I have 2 lists: list 1 is a list of vertices of a graph, says, {1,2,3,4,5} and list 2 keeps track of edges (i.e which vertex connects to which) such as {{1,2}, {2,3},{3,4},{4,1},{2,5}}. Now I want to remove some vertices in list 1 and I want that any edges in list 2 that have an end same as one of the removed vertices will also be removed. What would be the best way to do this in Mathematica? (I can do this easily in other languages like vb.net, but I still am trying to get my head on Mathematica)
4 Answers
These are done easily with graph functions:
g = Graph[Range[5], {1 <-> 2, 2 <-> 3, 3 <-> 4, 4 <-> 1, 2 <-> 5}];
g2 = VertexDelete[g, 1];
EdgeList[g2]
(*
{2 <-> 3, 3 <-> 4, 2 <-> 5}
*)
Of course this works as well if you want to delete more than one vertex, e.g., vertices 1 and 5:
g2 = VertexDelete[g, {1, 5}];
Although using Graph
and VertexDelete
is tempting (and every sane person would try that first), it is by no means an efficient way of doing this. Here is a method that circumvents Graph
and works directly on sparse adjacency matrices:
edges = {{1, 2}, {2, 3}, {3, 4}, {4, 1}, {2, 5}};
vertdel = {1, 4};
A = SparseArray[edges -> 1, {1, 1} Max[edges]];
a = DiagonalMatrix[SparseArray[Partition[vertdel, 1] -> 0, {Length[A]}, 1]];
SparseArray[a.A.a]["NonzeroPositions"]
{{2, 3}, {2, 5}}
Here A
is the (nonsymmetric) adjacency matrix of the underlying graph and a
is the diagonal matrix carrying the indicator function of the new index set on the diagonal. Then a.A.a
is the (nonsymmetric) adjacency matrix of the resulting graph; we need to wrap it with SparseArray
in order to enforce recomputation of the sparse array pattern so that the list of nonzero positions of the matrix corresponds to edges of the new graph.

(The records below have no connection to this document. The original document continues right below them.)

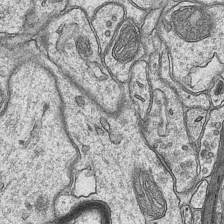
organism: Mouse
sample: CA1 Hippocampus
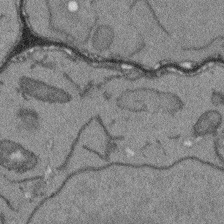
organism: Arabidopsis thaliana
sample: Root tip
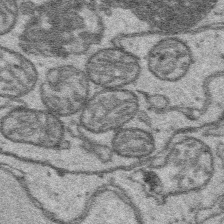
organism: Platynereis dumerilii
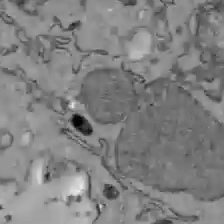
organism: C57BL Mouse
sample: Liver
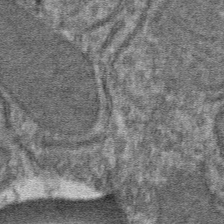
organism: Mouse
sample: Mouse hepatocytes
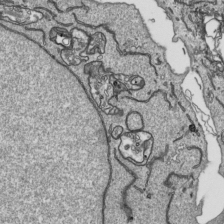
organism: Human
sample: Mitochondria in HCT116 cells
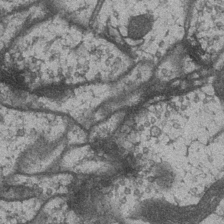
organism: Drosophila
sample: Optic medulla
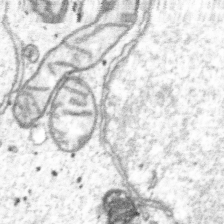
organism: Human
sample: HeLa cells
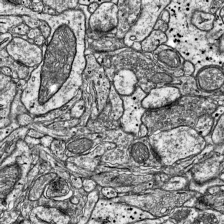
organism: Mouse
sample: Visual Cortex
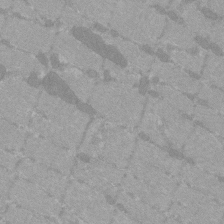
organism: C57BL Mouse
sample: Tibialis anterior muscle cell

(For those who are interested: The undocumented "SparseArray`"
context contains many graph-related algorithms that work directly on (weighted) adjacency matrices and that are usually much faster than the Graph
-based implementations.)
With a timing example, it is easier to realize that this is more efficient than applying MemberQ
or to use Graph
(and that Graph
is so slow should be utterly embarassing for WRI).
Of course, using SparseArray
for the adjacency matrix, I assume that the adjacency matrix is sparse...

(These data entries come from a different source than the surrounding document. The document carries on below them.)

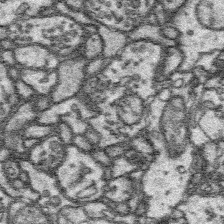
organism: Platynereis dumerilii
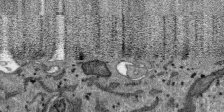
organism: Human
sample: Lung epithelial cells, uninfected (mock) control

Let's create the edge set of a random graph:
n = 10000;
m = 100000;
ndel = 1000;
G = RandomGraph[{n, m}];
edges = Developer`ToPackedArray[List @@@ EdgeList[G]];
vertdel = RandomSample[Span[1, n], ndel];
Here are the timings:
First@AbsoluteTiming[
MemberQedges = Complement[edges, Flatten[Select[edges, MemberQ[#]] & /@ vertdel, 1]];
]
131.84
First@AbsoluteTiming[
g = Graph[Range[n], UndirectedEdge @@@ edges];
gedges = EdgeList[VertexDelete[g, vertdel]];
]
9.80492
First@AbsoluteTiming[
A = SparseArray[edges -> 1, {1, 1} Max[edges]];
a = DiagonalMatrix[ SparseArray[Partition[vertdel, 1] -> 0, {Length[A]}, 1]];
spedges = SparseArray[a.A.a]["NonzeroPositions"];
]
0.006572
Of course, we have to check whether all methods return essentially the same result:
Sort[spedges] == Sort[MemberQedges] == Sort[List @@@ gedges]
True
Actually, already constructing the (old) graph g
takes 20 times(!) longer than computing the edges of the new graph with the sparse matrix method...
Finally, as in all Graph
-related threads, it is almost obligatory to mention Szabolcs' "IGraphM`"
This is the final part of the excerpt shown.